If there are a number of possible choices all conditional on the same integer (or character) variable, you can use a switch statement to reduce the number of ifs you have to write.
int a = 2;
switch ( a )
{
case 1 : { print( "One" ) ; break; }
case 2 : { print( "Two" ) ; break; }
default : { print( "Many" ); break; }
}
If a is equal to 1, this program will print "One" and then break out of the switch block. Leaving out the break would cause all of the rest of the cases to be executed until a break was reached.
default is a catch all which will match any case.
The switch variable can either be an integer or a char. Using a char, the code might look like this:
char c = readChar();
switch ( a )
{
case ' ' : { println( "Space" ) ; break; }
case '\n' : { println( "New Line" ) ; break; }
default : { println( c ); }
}
A function is defined by giving its return type, name, parameters and a block of statements. If the functon does not return anything then you need to give it a return type of 'void'. Parameters are separated by commas.
int triple( int n )
{
return n*3;
}
The return type of the function, as well as the type of any of the parameters, can be an array. In that case the following syntax (with square brackets) would be used to define the function:
int[ ] doublearray( int[ ] d )
{
int i;
for i = 0 to d.length - 1 {
d[i] = d[i] * 2;
}
return d;
}
Calling a Function
Once defined, the function can be called anywhere in the code.
int a = 2;
int b = triple( a );
int[ ] t = { 1 , 2 , 3 };
t = doublearray( t );
The value assigned to b here is the value returned by the function triple when given the argument a. In this case we would expect b to obtain the value 6. In the second example the array t is passed to the function, and the array returned (and assigned back to t) should have each of the elements doubled.
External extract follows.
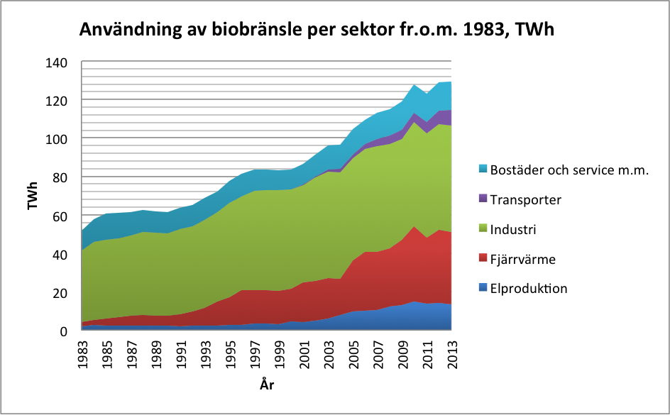 Denna bild beskriver användningen av biobränsle per sektor fr.o.m. 1983 i TWh, data är tagen ifrån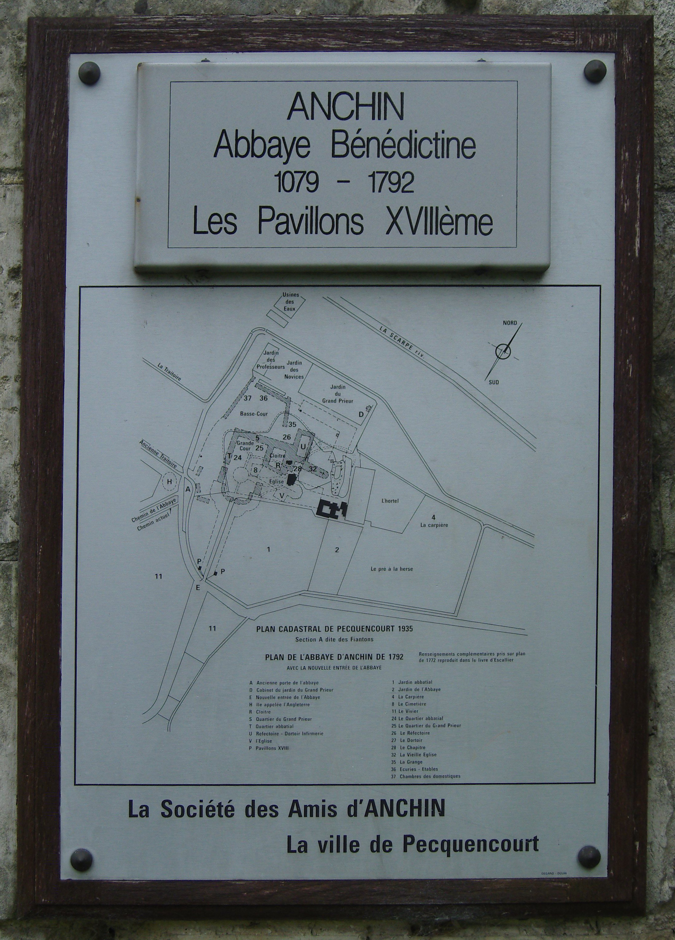 Plan de l'abbatiale de Pecquencourt en 1792

You can define a record or class to encapsulate a group of variables. Here we define a Person class. A Person has a name and an age. For those with experience of object-oriented programming, note that in Kenya a class cannot contain methods, only attributes, as it only a structure or record. Kenya is not an object-oriented language.
class Person
{
String name;
int age;
}
You can then declare a variable of this type just like any other and access its fields in the following way.
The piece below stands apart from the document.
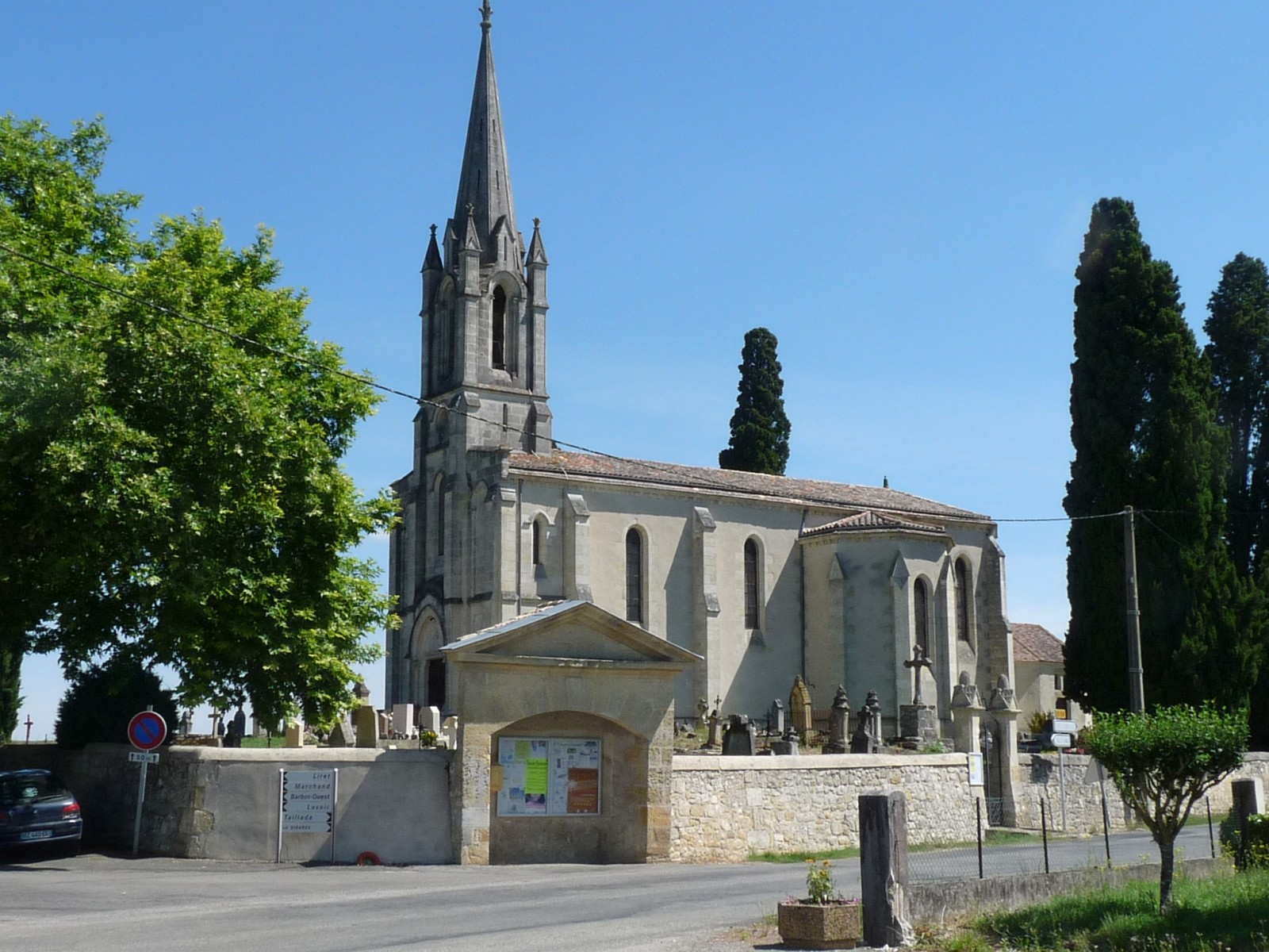 Eglise de St-Quentin-de-Caplong, Gironde, France

Person me; me.name = "Joe Bloggs"; me.age = 27; println( "I am " + me.name );
You can generate graphical output in a separate window using the following graphics commands.
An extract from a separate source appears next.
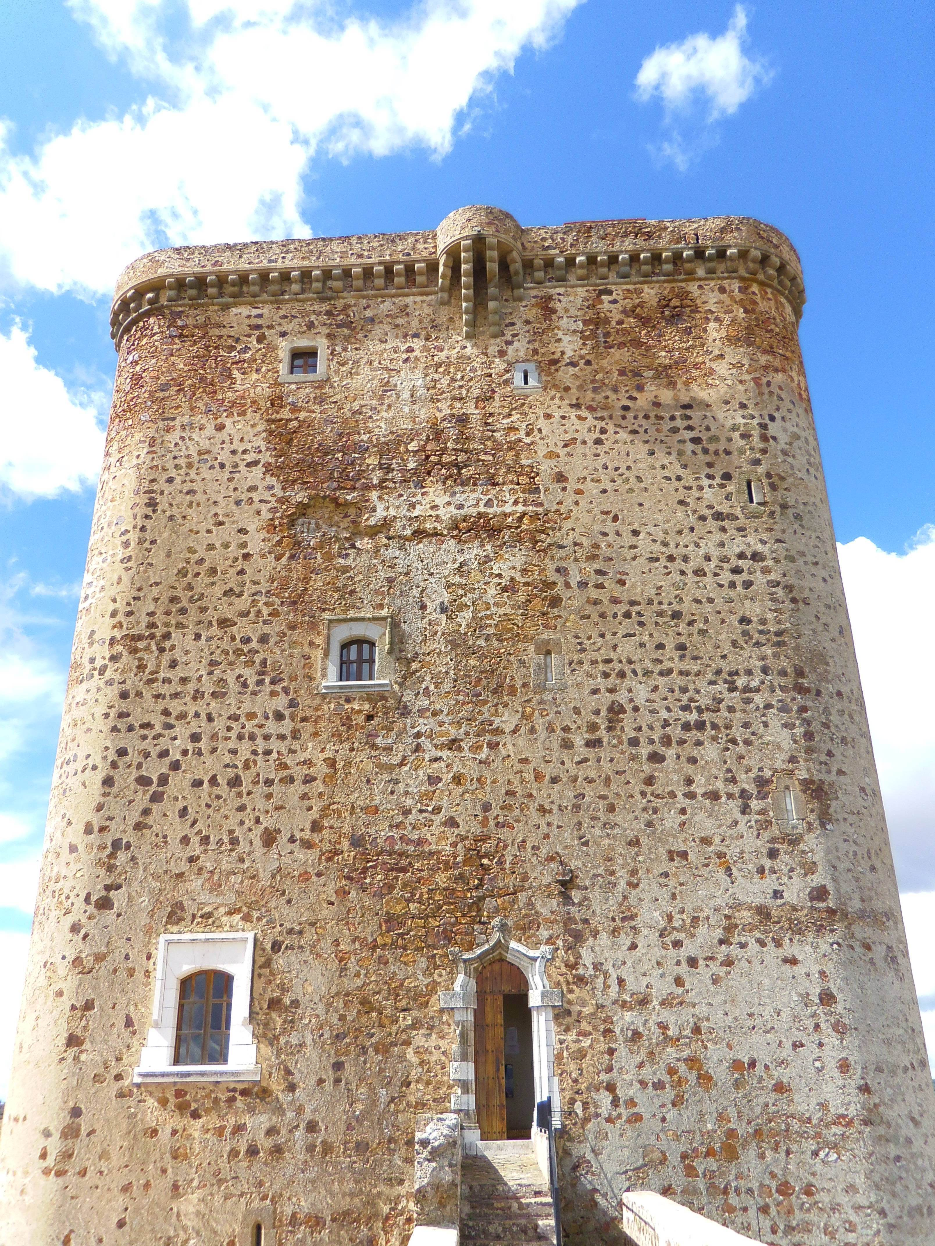 Torre del homenaje fachada de la entrada.

clear(); drawLine( x1, y1, x2, y2 ); drawBox( x1, y1, width, height ); drawTriangle( x1, y1, x2, y2, x3, y3 ); drawEllipse( x1, y1, w, h ); setColour( r, g, b ); setBGColour( r, g, b ); fill( true/false );
All co-ordinates and sizes are integers. The origin is in the top left hand corner. The colour commands ( N.B. colour has a 'u' in it ) take integer r,g and b values. fill takes either true or false to turn filling of shapes on or off.